To do: Look for the word "ARTIKEL" in the entries and copy every line where it shows up.

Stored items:
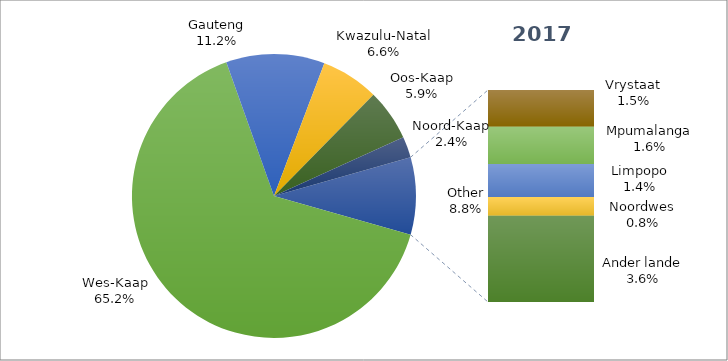
| Category | Series 0 |
|---|---|
| Wes-Kaap | 11817 |
| Gauteng | 2035 |
| Kwazulu-Natal | 1193 |
| Oos-Kaap | 1063 |
| Noord-Kaap | 434 |
| Vrystaat | 276 |
| Mpumalanga | 282 |
| Limpopo | 248 |
| Noordwes | 141 |
| Ander lande | 649 |
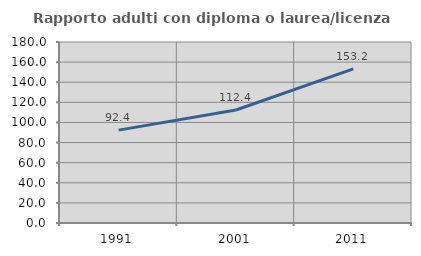
| Category | Rapporto adulti con diploma o laurea/licenza media  |
|---|---|
| 1991.0 | 92.373 |
| 2001.0 | 112.387 |
| 2011.0 | 153.191 |
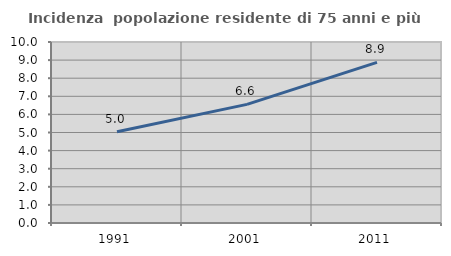
| Category | Incidenza  popolazione residente di 75 anni e più |
|---|---|
| 1991.0 | 5.037 |
| 2001.0 | 6.553 |
| 2011.0 | 8.874 |
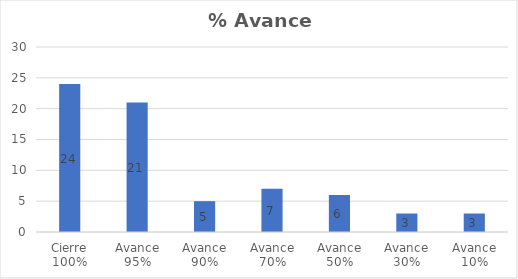
| Category | Series 0 |
|---|---|
| Cierre 100% | 24 |
| Avance 95% | 21 |
| Avance 90% | 5 |
| Avance 70% | 7 |
| Avance 50% | 6 |
| Avance 30% | 3 |
| Avance 10% | 3 |
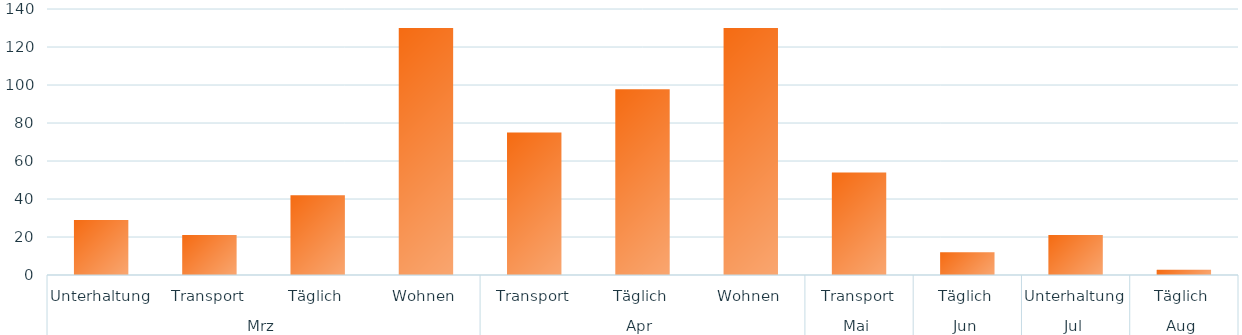
| Category | Ergebnis |
|---|---|
| 0 | 29 |
| 1 | 21 |
| 2 | 42 |
| 3 | 130 |
| 4 | 75 |
| 5 | 97.75 |
| 6 | 130 |
| 7 | 54 |
| 8 | 12 |
| 9 | 21 |
| 10 | 2.75 |
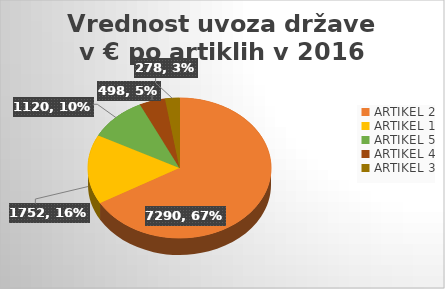
| Category | Series 0 |
|---|---|
| ARTIKEL 2 | 7290 |
| ARTIKEL 1 | 1752 |
| ARTIKEL 5 | 1120 |
| ARTIKEL 4 | 497.5 |
| ARTIKEL 3 | 278.32 |
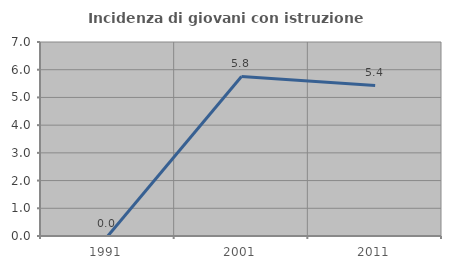
| Category | Incidenza di giovani con istruzione universitaria |
|---|---|
| 1991.0 | 0 |
| 2001.0 | 5.755 |
| 2011.0 | 5.435 |
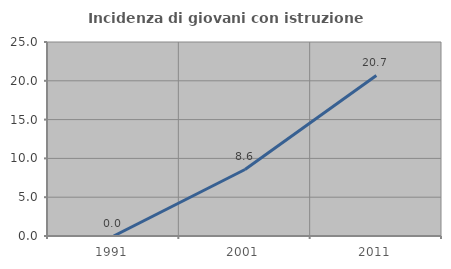
| Category | Incidenza di giovani con istruzione universitaria |
|---|---|
| 1991.0 | 0 |
| 2001.0 | 8.571 |
| 2011.0 | 20.69 |

Answer section:
| ARTIKEL 2 | 7290 |
| ARTIKEL 1 | 1752 |
| ARTIKEL 5 | 1120 |
| ARTIKEL 4 | 497.5 |
| ARTIKEL 3 | 278.32 |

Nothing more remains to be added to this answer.